The reason Christie’s extensive use of adverbs in dialogue is so striking is because it’s so out of fashion among contemporary writers. Stylists from Ernest Hemingway to Cormac McCarthy have tended to eschew them completely. Stephen King went so far as to write that the “road to hell is paved with adverbs”. Jenifer Egan, in her 2006 novel The Keep, even leaves out most reporting verbs, instead rendering dialogue as in a screenplay, so adverbs don’t even have anywhere to sit. It’s no surprise that much of the advice out there on the internet for novice writers is pretty clear on the subject: leave the adverbs out! In her novel, Egan even goes so far as to poke fun at this literary prejudice:

   […] She said, I don’t like facts.
   Danny: I don’t like nouns. Or verbs. And adjectives are the worst.
   Nora: No, adverbs are the worst. He said brightly. She thought hopefully.
   Danny: She moaned helplessly.
   Nora: He ran stiffly.
   Danny: Is that why you’re here? To get away from all the adverbs in New York?

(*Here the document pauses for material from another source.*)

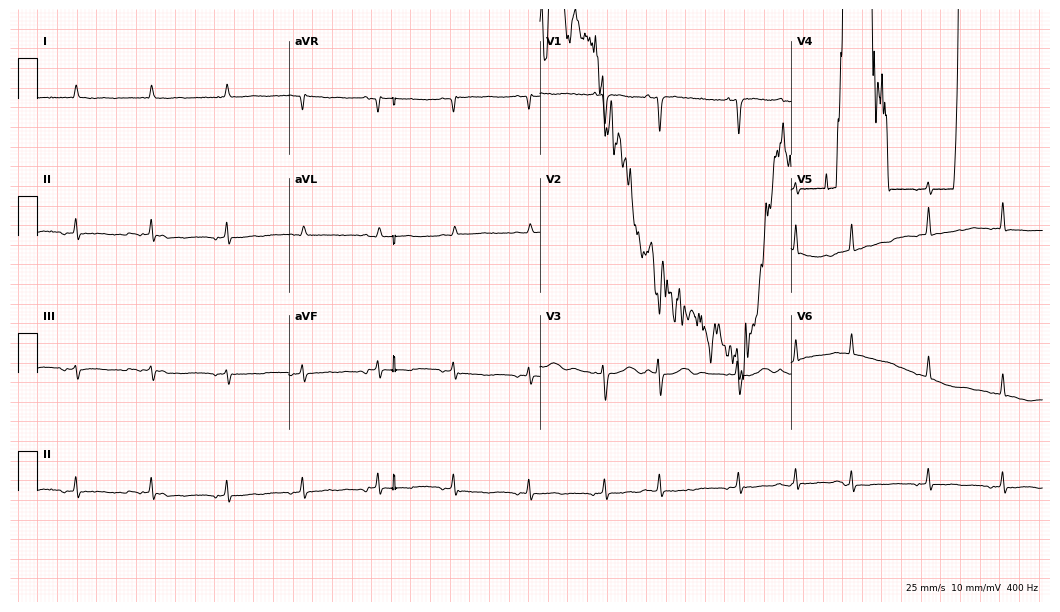
12-lead ECG (10.2-second recording at 400 Hz) from a man, 85 years old. Screened for six findings — first-degree AV block, right bundle branch block (RBBB), left bundle branch block (LBBB), sinus bradycardia, atrial fibrillation (AF), sinus tachycardia — none is recorded. Other findings, if any, are not listed.

The reasons for this contemporary animosity towards adverbs, however, are often a little opaque. One online guide I found states vaguely that adverbs “weaken your writing” and urges writers to use “stronger, more specific words”. In his essay, King gives similar reasons saying, for example, that “Utterson said contemptuously” is “weaker” than “Utterson said” – even though it’s not entirely clear how the “strength” of a word should be measured.

However, that’s not to say there aren’t some valid reasons for leaving out adverbs. The first of these is irrelevance. If it doesn’t add to plot or character development, and it doesn’t help the reader understand what’s going on, then (following Orwell’s advice) there’s no reason to modify the reporting verb with an adverb. The second is redundancy. In sentences like “she whispered quietly” and “he shouted loudly”, because of the semantic overlap between the reporting verb and the adverb, the adverb becomes mostly superfluous.

The third reason to eliminate adverbs, and perhaps the most convincing, is what one editor refers to as author intrusion. The argument is that when the author tells us what is going on in dialogue, for example through the use of adverbs, they get in the way of the reader’s natural understanding of the dialogue itself. Sociolinguists would say that, whenever an author uses an adverb, they take a stance. That is, they make a subjective judgement about the relevant character and their speech: what mood they are in, what message they are trying to convey beyond the words they are speaking, even how loud they are speaking relatively to some norm, and so on. In doing so, we suddenly become conscious of the author, and their own subjectivity, while the interlocutors in the dialogue get pushed into the background. For this reason, the argument goes that it’s better to simply show us what is happening through plain reporting verbs or, in Egan’s case, nothing but the dialogue itself.

Christie, however, would surely disagree. Certainly there’s no redundancy or irrelevance in her masterful prose and, as a reader, I don’t find her adverbs intrusive or distracting. Instead, the adverbs help to render the finer points of speech. The challenge with the “show” approach to dialogue is that, with only 26 letters of the alphabet and a limited number of punctuation marks, it’s very difficult to capture the various linguistic levels at which information is conveyed in conversation (although Jack Kerouac had a go in Visions of Cody). Christie’s adverbs add important nuances about the characters, such as Wargrave’s “acid” manner, which ultimately serve as clues to who the murderer might be – or, more often than not, as red herrings.

The adverbs enhance the writing in other ways too. For me, the prosodic structure of “she said X-ly” has a pleasing rhythmic quality, especially when a three-syllable adverb gives rise to a musical triplet (“he said bitterly”). The repetition of the “she said X-ly” construction throughout Christie’s prose is also a neat example of parallelismone of the oldest rhetorical tricks in the book.

Fashions may have changed since 1939 when And Then There Were None was published. But there’s no denying that Agatha Christie was a great writer – how else could she have become the best selling author of all time? So, if she used an arsenal of different adverbs in her dialogue, then perhaps they’re not so bad after all.